Working from the records below, repeat exactly the lines starting at the line that contains "organism: Drosophila" and ending at the line that contains "sample: CA1 Hippocampus", inclusive.

**SOURCE DATA:**
◆ ◆ ◆ ◆ ◆ ◆ ◆

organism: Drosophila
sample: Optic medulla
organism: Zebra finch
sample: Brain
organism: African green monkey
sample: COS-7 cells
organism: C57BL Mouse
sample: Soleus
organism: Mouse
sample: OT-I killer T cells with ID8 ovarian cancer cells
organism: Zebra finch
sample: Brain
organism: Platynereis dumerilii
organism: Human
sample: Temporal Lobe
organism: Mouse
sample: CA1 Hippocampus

◆ ◆ ◆ ◆ ◆ ◆ ◆

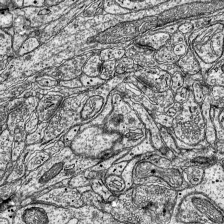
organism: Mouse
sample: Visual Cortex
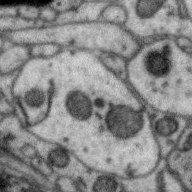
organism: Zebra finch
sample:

◆ ◆ ◆ ◆ ◆ ◆ ◆

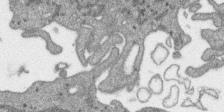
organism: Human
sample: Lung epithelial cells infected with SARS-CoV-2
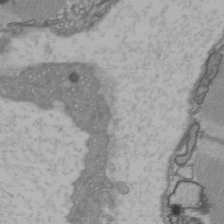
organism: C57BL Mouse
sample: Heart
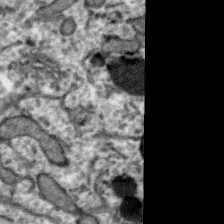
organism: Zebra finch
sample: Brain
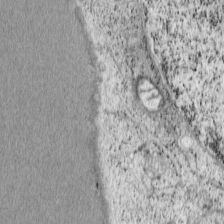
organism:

◆ ◆ ◆ ◆ ◆ ◆ ◆

**TASK ANSWER:**
organism: Drosophila
sample: Optic medulla
organism: Zebra finch
sample: Brain
organism: African green monkey
sample: COS-7 cells
organism: C57BL Mouse
sample: Soleus
organism: Mouse
sample: OT-I killer T cells with ID8 ovarian cancer cells
organism: Zebra finch
sample: Brain
organism: Platynereis dumerilii
organism: Human
sample: Temporal Lobe
organism: Mouse
sample: CA1 Hippocampus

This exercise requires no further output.